La vie n’est pas toujours une suite logique
Et puis un jour ça te frappe en plein visage. À l’intérieur de ton ventre, une blessure nouvelle, un mal étrange. C’est ton plan de vie qui ne veut pas de toi, l’univers qui te rappelle encore une fois que tu n’as ta place nulle part. Quand tu sens ta confiance en l’avenir défaillir, que tu te mets à douter de toi comme jamais auparavant. En quoi est-il possible de croire alors? Quand tu engourdis ton corps jusqu’au bout de la nuit avec la seule idée de ne plus goûter, de ne plus ressentir, de ne plus être. Quand le monde devient tout à coup sombre et froid, que tu entends la petite fille à l’intérieur de toi qui fout le camp parce que tu es en train de te laisser tomber tellement fort. À 6h du matin avec toute ta solitude et ton cœur qui s’écroule, à quoi te raccrocher quand ta vie ne fait plus aucun sens?
Je suis rentrée et elle était là, seule dans sa cuisine. Toute la maison sentait le sucre à la crème. Elle coupait des légumes dans le soleil de la fin de l’après-midi, le souper était presque prêt. Elle m’a dit bonjour avec un grand sourire, je lui ai répondu en essayant de sourire à mon tour. Et puis elle m’a prise dans ses bras. J’ai ressenti comme une décharge électrique, je l’ai serré plus fort. Et j’ai pleuré. Longtemps.
Je ne pouvais pas parler, elle a continué à me tenir contre elle.
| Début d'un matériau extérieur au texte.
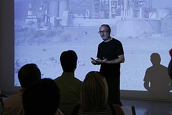 Albert Bayona. Presentació del projecte Monday to Friday Dijous, 17 de juliol de 2008 a les 19:30h. Un audiovisual sobre l’alteració del medi ambient i la intervenció humana en el paisatge mitjançant elements aliens, recreats per tècniques digitals que incrementen la incoherència de les escenes, filmades en entorns degradats, buscats per a tal efecte, i no per això menys normals i quotidians. Cinc històries conceptualment unificades en el seu desenllaç, ubicades irònicament en els cinc dies feiners de la setmana.
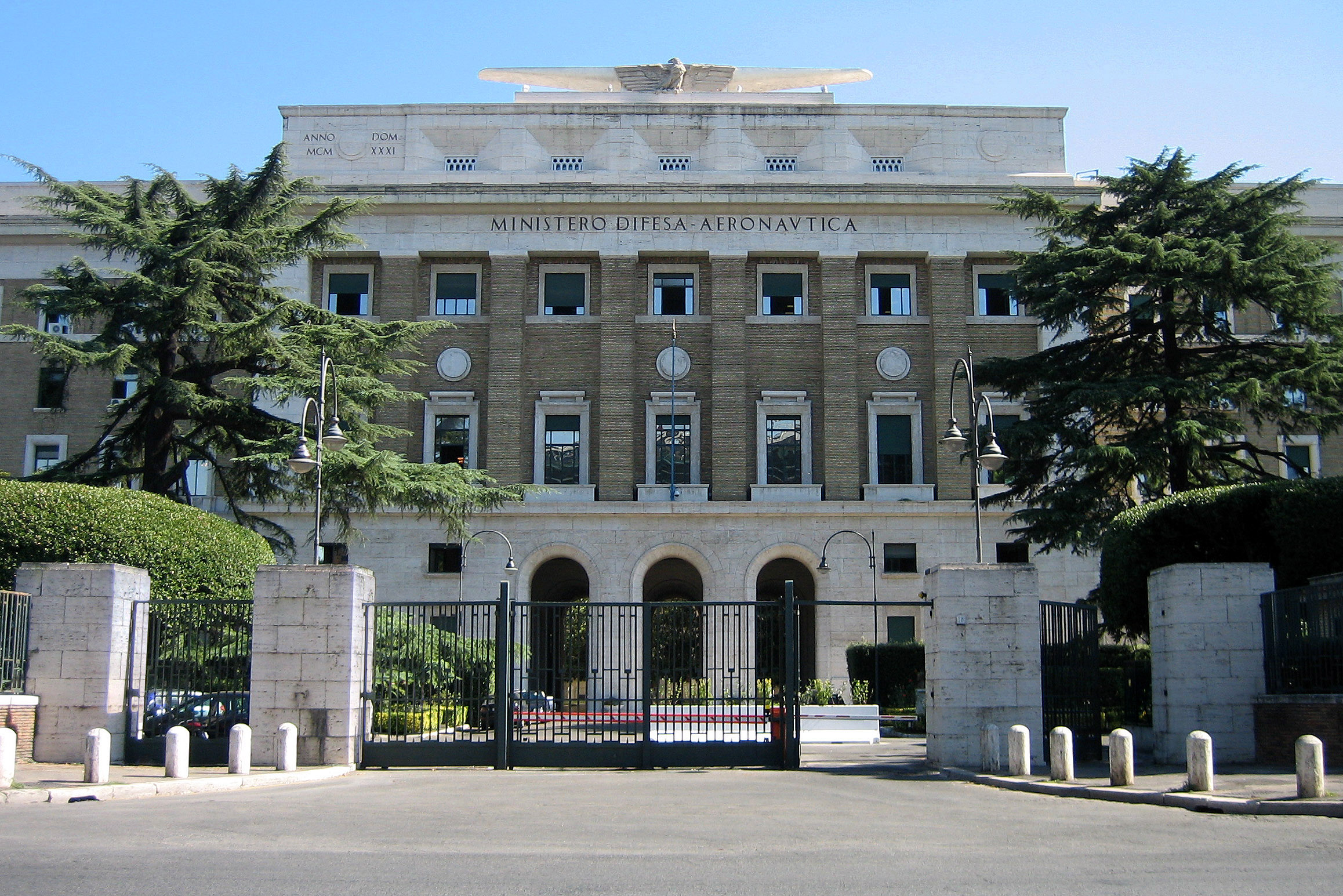 Ministero della Difesa, Palazzo Aeronautica. Già sede del ministero dell'Aeronautica, oggi dello Stato maggiore dell'Aeronautica Militare Italiana
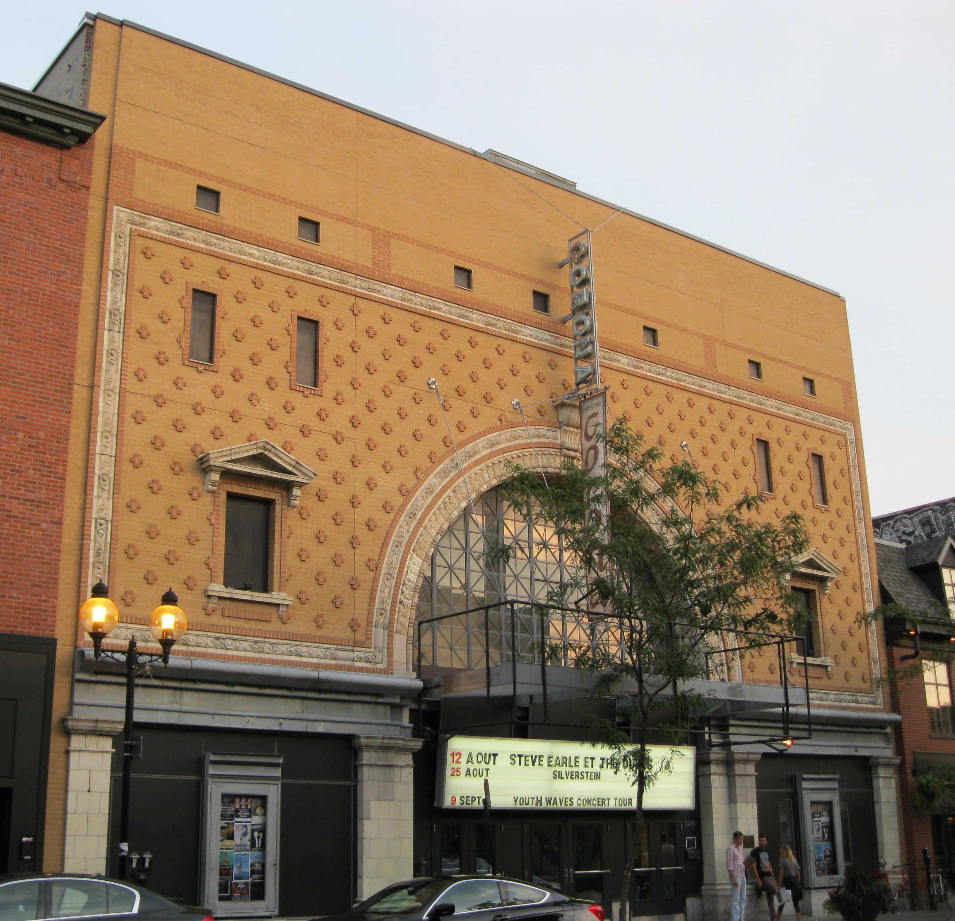 Le Théâtre Corona est situé au 2490 rue Notre-Dame ouest à Montréal.
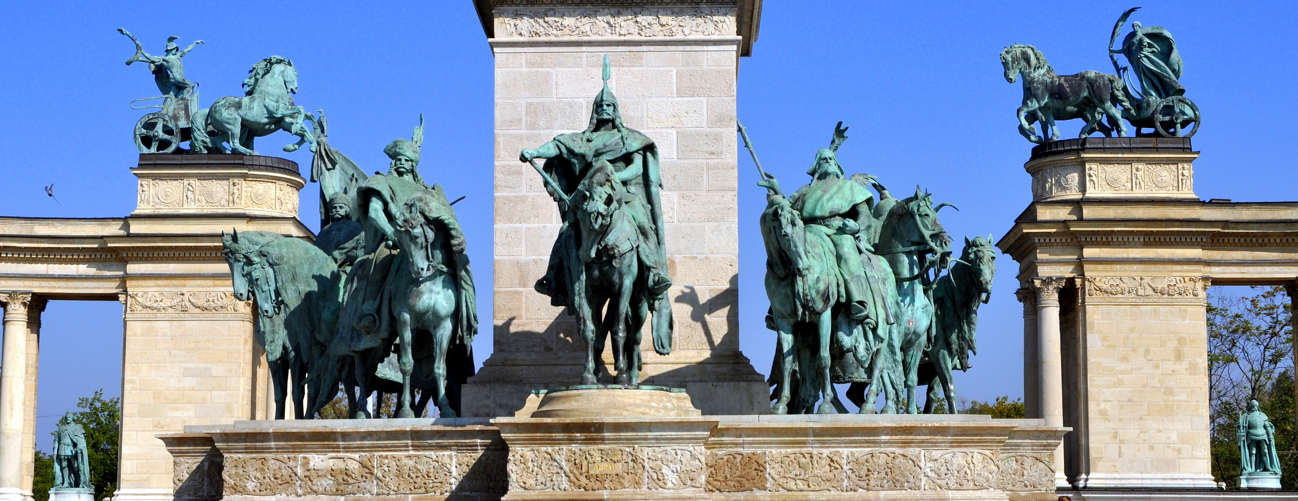 Millenniumi Emlékmű in Heroes Square Budapest hosting the statues of the conquering historical Magyar chiefs. This is a photo of a monument in Hungary. Identifier: 1228

Tout ce que j’avais retenu devant tout le monde jusque-là, toutes les fois où j’avais menti et affirmé aller bien, le mélange de déception et de tristesse que j’avais mis sur le dos de la fatigue pour éviter qu’on me pose trop de questions, mon sentiment d’échec, d’impasse, tout ce que j’avais enfoui très loin pour tenter de ne pas y penser, tout ça, je ne pouvais pas le retenir devant elle.
Mais sans rien dire, elle me faisait comprendre que je n’étais pas seule. Sans rien dire, elle m’a libéré du fardeau que je portais sur mes épaules et mis du soleil dans mes idées noires. Elle était présente comme personne n’aurait pu l’être, sans le savoir elle venait de me ramener à la vie. Si une force spirituelle existe vraiment alors, elle se trouvait dans la pièce avec nous ce jour-là. Dans l’amour que j’ai ressenti jusque dans mes os. Si elle existe vraiment alors elle habite assurément l’âme de ma mère.
Il suffit parfois de pleurer très fort pour arriver à évacuer ce qui pourrit à l’intérieur. Laver ses yeux pour avoir un regard différent sur les choses qui nous entourent. On pense mourir, mais après un moment on réalise qu’on a encore la force de se battre. Parce qu’après la tempête, il existe toujours une chanson pour nous ramener dans la danse. Un humain pour nous redonner espoir en la vie, même si on ne sait pas à quoi ressemblera demain. Il faut parfois arrêter de chercher un sens à tout ce qui nous arrive, arrêter de se poser des questions et vivre. Accepter de se laisser porter l’espace d’un instant. Faire un pas en arrière pour pouvoir continuer à avancer. Et laisser les étoiles nous guider vers notre but invisible.